Op donate them or remove choc and eat yourself or make brownies.

MrsMcRuff · 01/12/2014 01:27

Grin @ gingee

mixedpeel · 01/12/2014 01:39

GokTwo, great name!

On the subject of unwanted advent interventions, my MIL perpetrated a worse crime than doubling up on a chocolate calendar. When my eldest was two or three, she bought us a wooden advent train, with little tiny doors to open, just ready for us to 'pop in' a 'tiny treat'.

Aaarrggh! So instead of buying the boys a cheapo calendar, we have to come up with some daily excitement behind each chuffing door. Started with stickers or cheap christmas sweetie things. Fast forward a few years, and it's become a flippin behemoth of a Christmas tradition. We now have a daily treasure hunt, where they open the door to find the first of three clues (has to be three, otherwise it's not right (DH is worse than the kids on this rule, btw)). Clues lead to various festive goodies. As I'm still, all these years on, slightly grrr at the additional expense of all this malarkey, it tends to be odd bits and bobs I might've bought anyway, mostly any vaguely Christmassy snacks, although this year there's also a new christmas film lined up, and a few decs for the tree. One day each year they always find the ikea gingerbread house to make.

Do you know what? I'm blooming glad she bought the bastard thing, because without a doubt 'The Train' is going to live long in the boys' memories. They absolutely love it.

I still would never foist one on anybody else, mind

ApocalypseThen · 01/12/2014 06:09

Well if such a minor gift is such an appalling imposition, it really will serve you right when people stop bothering with your children at all, OP.

BramwellBrown · 01/12/2014 06:31

I want an advent train.

DD and DS have 5 chocolate calendars and 2 religious 1's each, all from other people, I didn't buy them any as this happens every year.

Ilovetobiteyourneck · 01/12/2014 08:04

I think it's a lovely kind gesture and incredibly wonderful that so many people care and love your child enough to buy them a calendar.

But it is also weird.
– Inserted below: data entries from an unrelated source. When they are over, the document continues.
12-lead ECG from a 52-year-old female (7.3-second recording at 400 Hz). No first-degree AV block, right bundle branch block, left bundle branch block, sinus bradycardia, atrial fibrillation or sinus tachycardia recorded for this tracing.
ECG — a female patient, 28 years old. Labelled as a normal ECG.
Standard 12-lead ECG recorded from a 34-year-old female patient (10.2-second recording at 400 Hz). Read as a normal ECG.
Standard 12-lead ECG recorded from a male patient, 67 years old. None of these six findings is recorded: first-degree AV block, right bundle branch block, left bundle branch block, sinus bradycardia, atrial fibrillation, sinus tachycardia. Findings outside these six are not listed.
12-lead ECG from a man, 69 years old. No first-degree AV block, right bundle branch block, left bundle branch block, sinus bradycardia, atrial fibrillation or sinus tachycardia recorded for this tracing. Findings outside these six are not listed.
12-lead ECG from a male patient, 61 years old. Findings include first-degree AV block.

You only need one advent calendar, it's not like easter where it's the more eggs the merrier. I personally think that having more than one to open every morning is not in the spirit of advent calendars.

thegreylady · 01/12/2014 08:11

My dgc have a wooden one and dd puts two tiny 'surprises' from the elves in each of the drawers. They also have one with just pictures and take it in turns which one they open.
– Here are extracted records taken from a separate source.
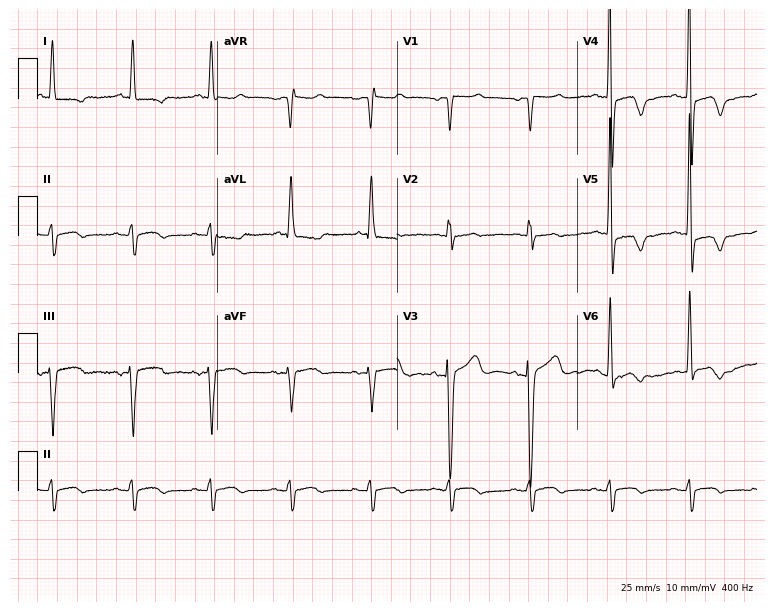
Standard 12-lead ECG recorded from an 80-year-old female (7.3-second recording at 400 Hz). None of these six findings is recorded: first-degree AV block, right bundle branch block (RBBB), left bundle branch block (LBBB), sinus bradycardia, atrial fibrillation (AF), sinus tachycardia. Other findings, if any, are not listed.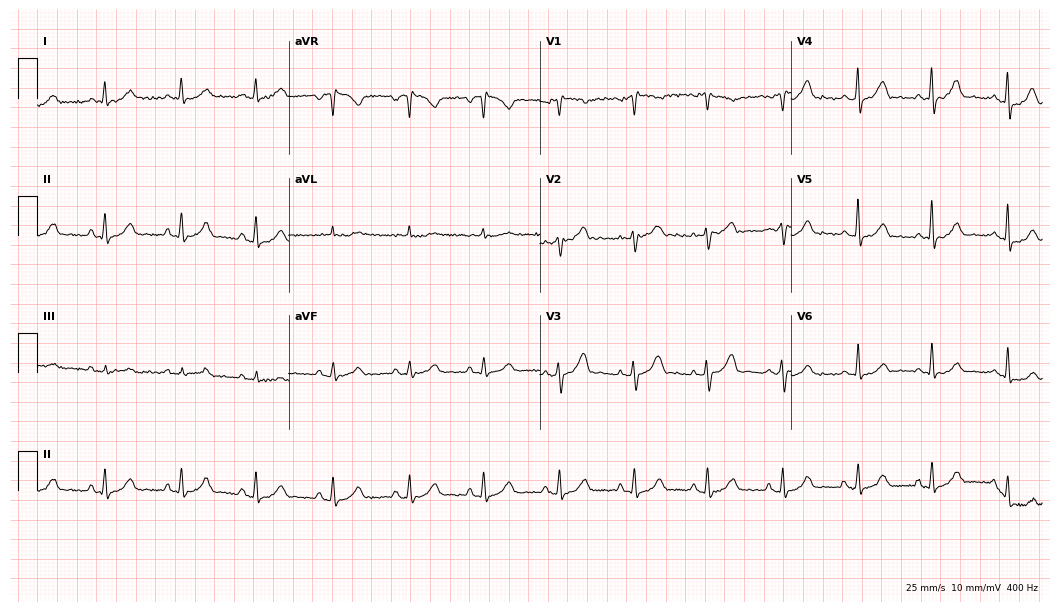
ECG — a woman, 58 years old. Screened for six findings — first-degree AV block, right bundle branch block, left bundle branch block, sinus bradycardia, atrial fibrillation, sinus tachycardia — none is recorded. Other findings, if any, are not listed.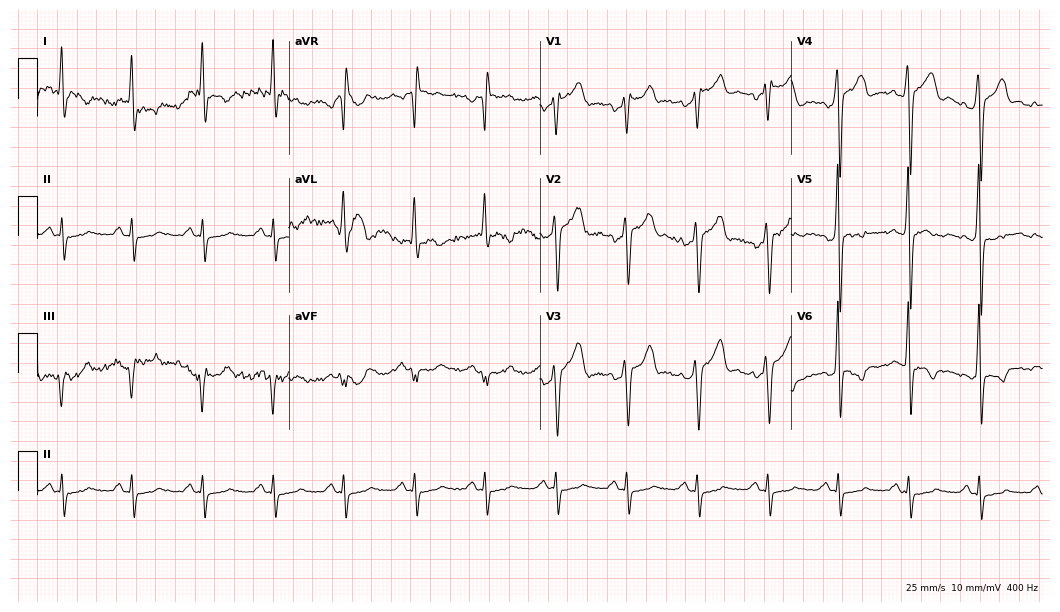
Resting 12-lead electrocardiogram (10.2-second recording at 400 Hz). Patient: a 55-year-old man. None of these six findings is recorded: first-degree AV block, right bundle branch block, left bundle branch block, sinus bradycardia, atrial fibrillation, sinus tachycardia. Findings outside these six are not listed.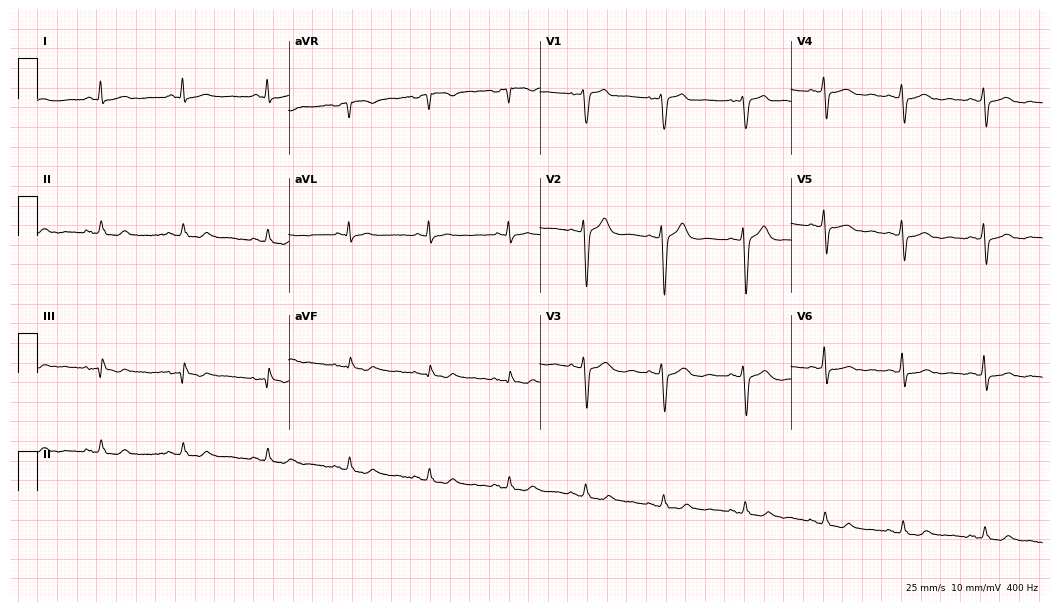
12-lead ECG from a male patient, 50 years old. Labelled as a normal ECG.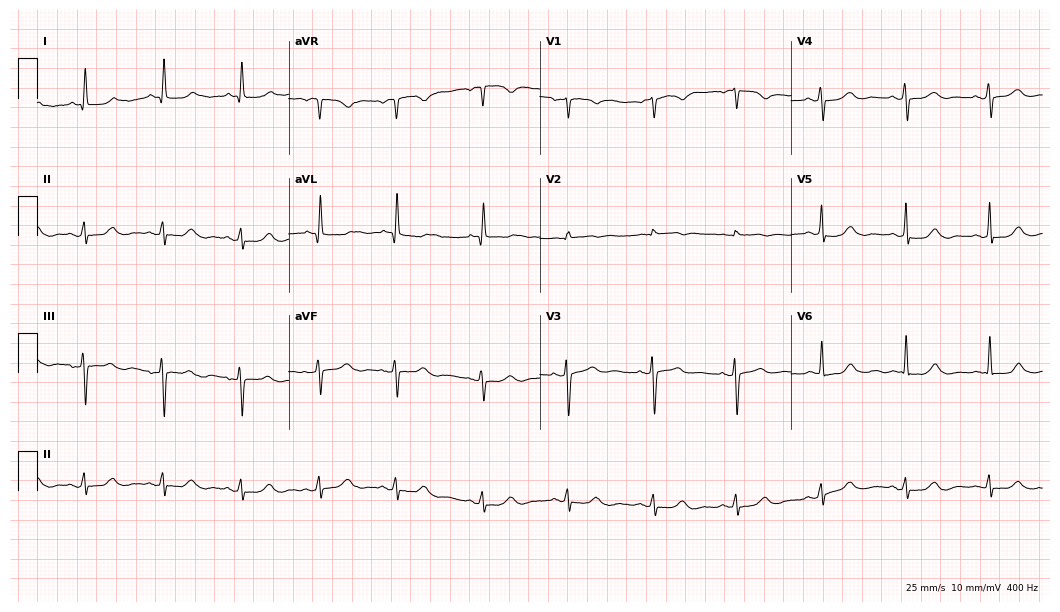
12-lead ECG from a female patient, 69 years old. No first-degree AV block, right bundle branch block, left bundle branch block, sinus bradycardia, atrial fibrillation or sinus tachycardia recorded for this tracing.

FunkyBoldRibena · 01/12/2014 08:23

Surely if you are religious then you only need the one advent calender, and if you are the parent you will manage that particular daily interaction.
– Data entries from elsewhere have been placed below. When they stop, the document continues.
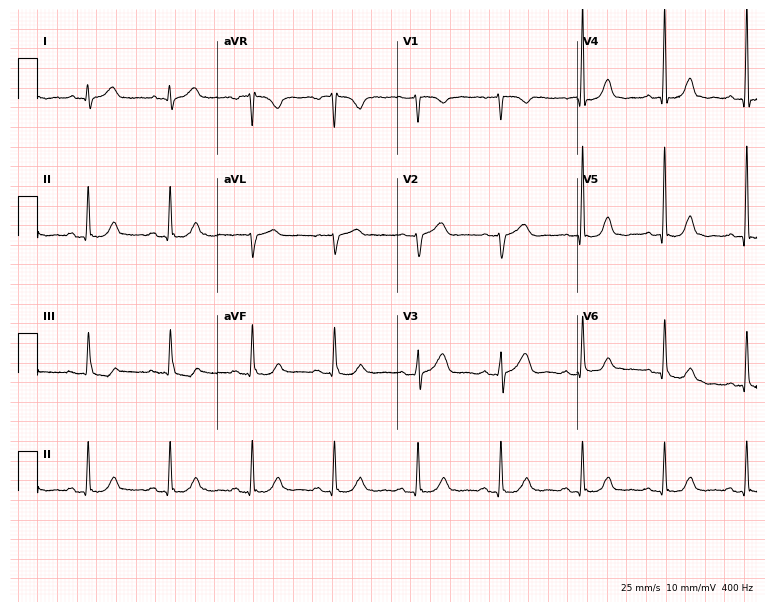
Standard 12-lead ECG recorded from a woman, 69 years old (7.3-second recording at 400 Hz). None of these six findings is recorded: first-degree AV block, right bundle branch block, left bundle branch block, sinus bradycardia, atrial fibrillation, sinus tachycardia. Other findings, if any, are not listed.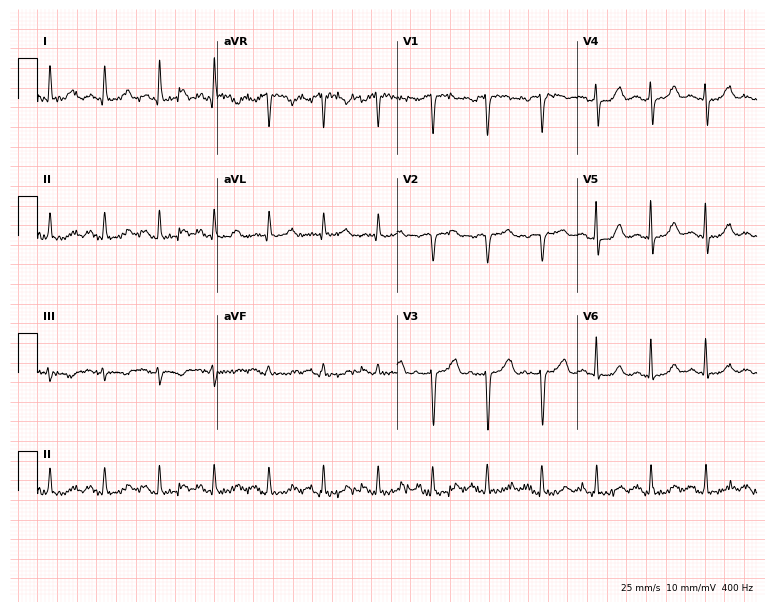
ECG — a 45-year-old female. Findings include sinus tachycardia (a sinus rate of 100 beats per minute or more).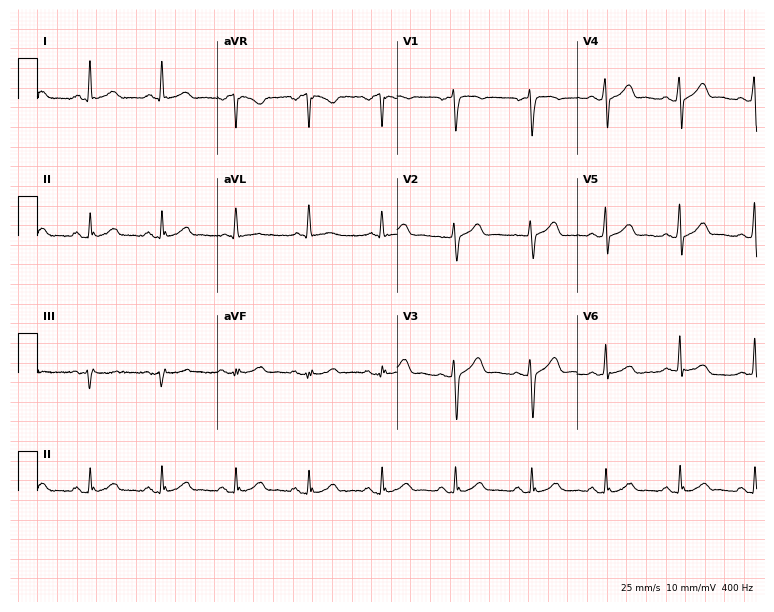
12-lead ECG from a male, 41 years old. Recorded interpretation: within normal limits.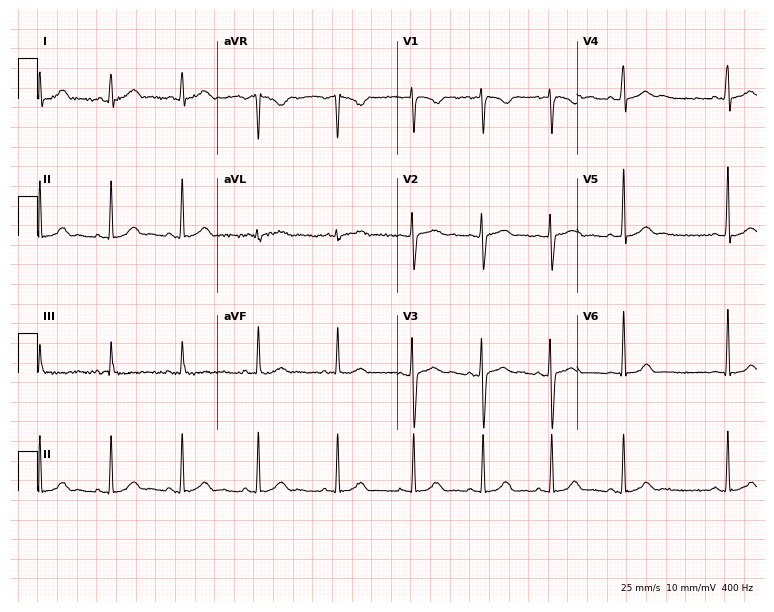
Resting 12-lead electrocardiogram (7.3-second recording at 400 Hz). Patient: a female, 30 years old. Read as a normal ECG.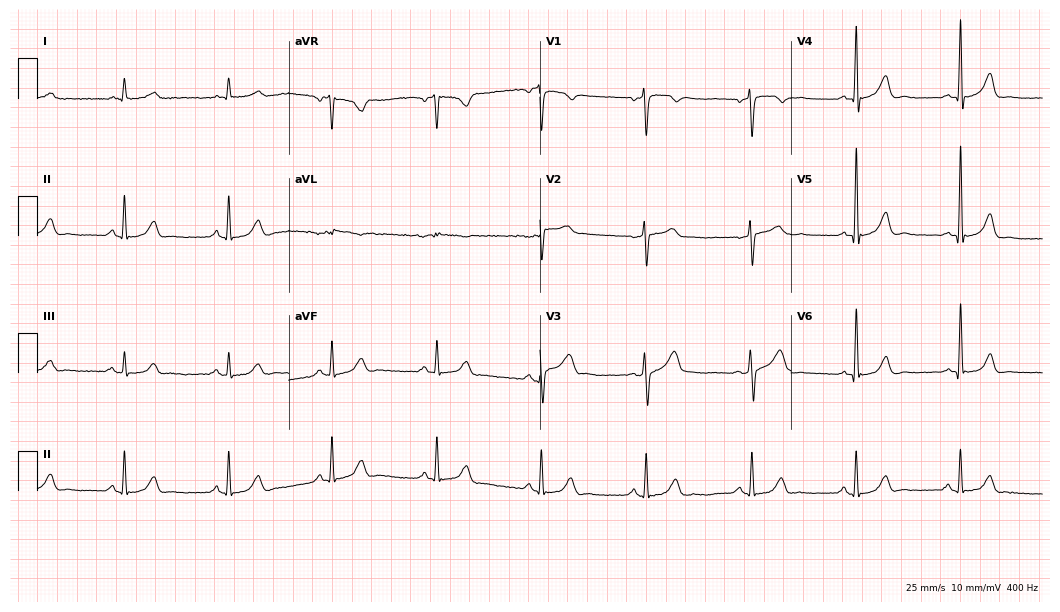
Standard 12-lead ECG recorded from a male patient, 72 years old (10.2-second recording at 400 Hz). None of these six findings is recorded: first-degree AV block, right bundle branch block, left bundle branch block, sinus bradycardia, atrial fibrillation, sinus tachycardia. Findings outside these six are not listed.

If you aren't religious, why do you need an advent calender anyway?

Vijac · 01/12/2014 08:27

Bit harsh Apocalypse Hmm. I only wondered what other people thought of it as a gift choice, I know they mean well.

OP posts:
Dreadedsunnyday · 01/12/2014 08:53

I expect you'll cope with the extra chocolate somehow Grin
I'm still buying them for mine at 15, 18 and 19 and don't plan to stop anytime soon! Growing up my three siblings and I SHARED one of those picture ones....yeah.